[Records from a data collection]
=====
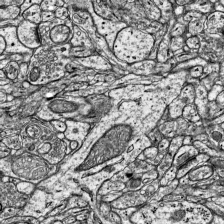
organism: Mouse
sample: Visual Cortex
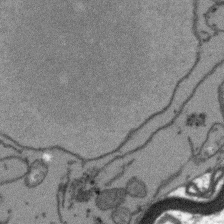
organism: Arabidopsis thaliana
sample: Root tip
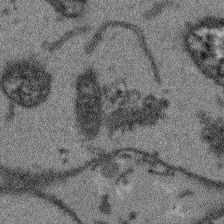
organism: Arabidopsis thaliana
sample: Root tip
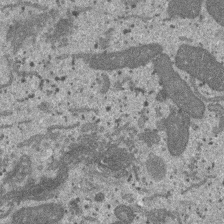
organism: Human
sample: Lung epithelial cells infected with SARS-CoV-2
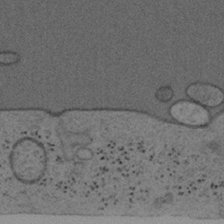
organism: Human
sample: HeLa cells
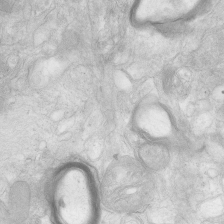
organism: Human
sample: Neocortex
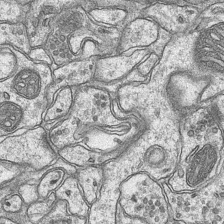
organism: Mouse
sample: CA1 Hippocampus
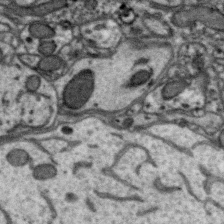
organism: Zebra finch
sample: Brain
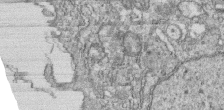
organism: Human
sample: HeLa cell HIV synapse
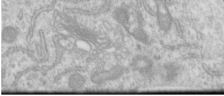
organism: Human
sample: Centriole in RPE cells
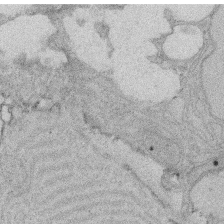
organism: Rat
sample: Salivary granule
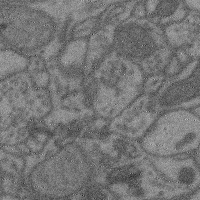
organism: Mouse
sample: Cerebral cortex
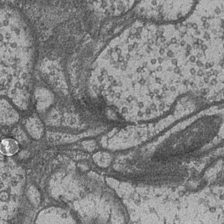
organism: Drosophila
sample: Optic medulla
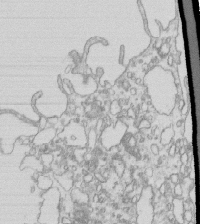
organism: Mouse
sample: Macrophages
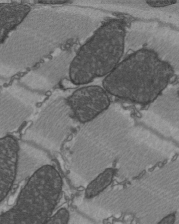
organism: C57BL Mouse
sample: Heart
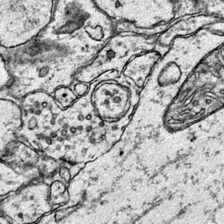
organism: Mouse
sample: Primary visual cortex
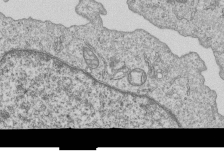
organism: Human
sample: MDA-MB-231 cells
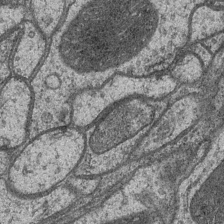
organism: Drosophila
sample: Optic medulla
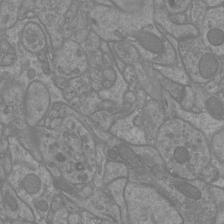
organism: Mouse
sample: Cortical neurons
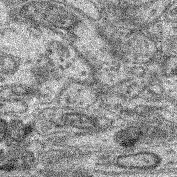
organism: Mouse
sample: Retina
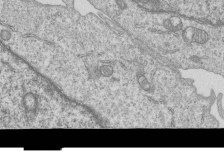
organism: Human
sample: MDA-MB-231 cells
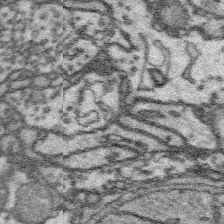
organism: Platynereis dumerilii
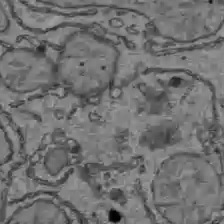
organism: C57BL Mouse
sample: Liver
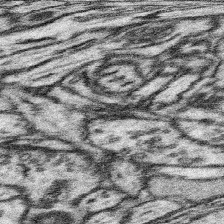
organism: Mouse
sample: Somatosensory cortex neuropil
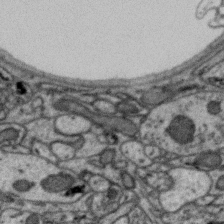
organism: Zebra finch
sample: Brain
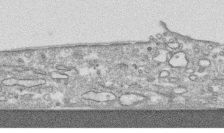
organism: Human
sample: CRL-1474
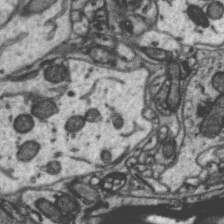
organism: Zebra finch
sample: Brain
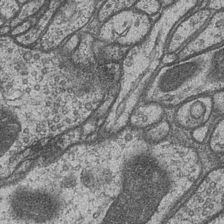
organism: Drosophila
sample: Optic medulla
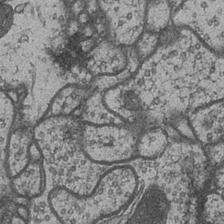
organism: Drosophila
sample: Optic medulla
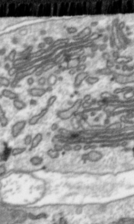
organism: Toxoplasma gondii
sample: Parasites in a vacuole inside a host cell
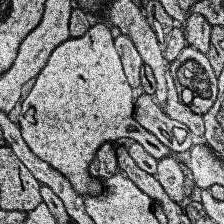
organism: Human
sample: Temporal Lobe
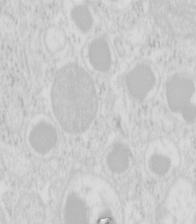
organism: Mouse
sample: Pancreas
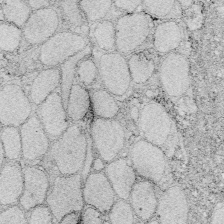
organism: Zebrafish
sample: Whole-Brain
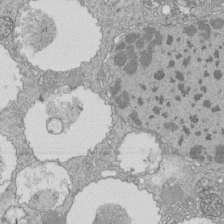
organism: Tetrahymena
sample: Cilia in tetrahymena
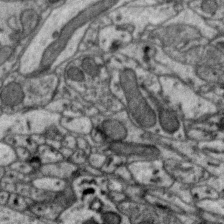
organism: Zebra finch
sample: Brain
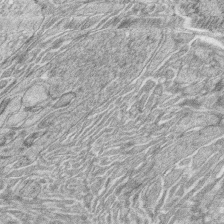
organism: Zebrafish
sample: synaptic ribbons in rod cells and cone cells
=====
**TASK OBJECTIVE**
When the line containing "sample: Pancreas" is reached, write out that line and each one after it exactly, ending with the last line of the records; pictures are not copied.

**SOLUTION FOR THIS EXERCISE**
sample: Pancreas
organism: Zebrafish
sample: Whole-Brain
organism: Tetrahymena
sample: Cilia in tetrahymena
organism: Zebra finch
sample: Brain
organism: Zebrafish
sample: synaptic ribbons in rod cells and cone cells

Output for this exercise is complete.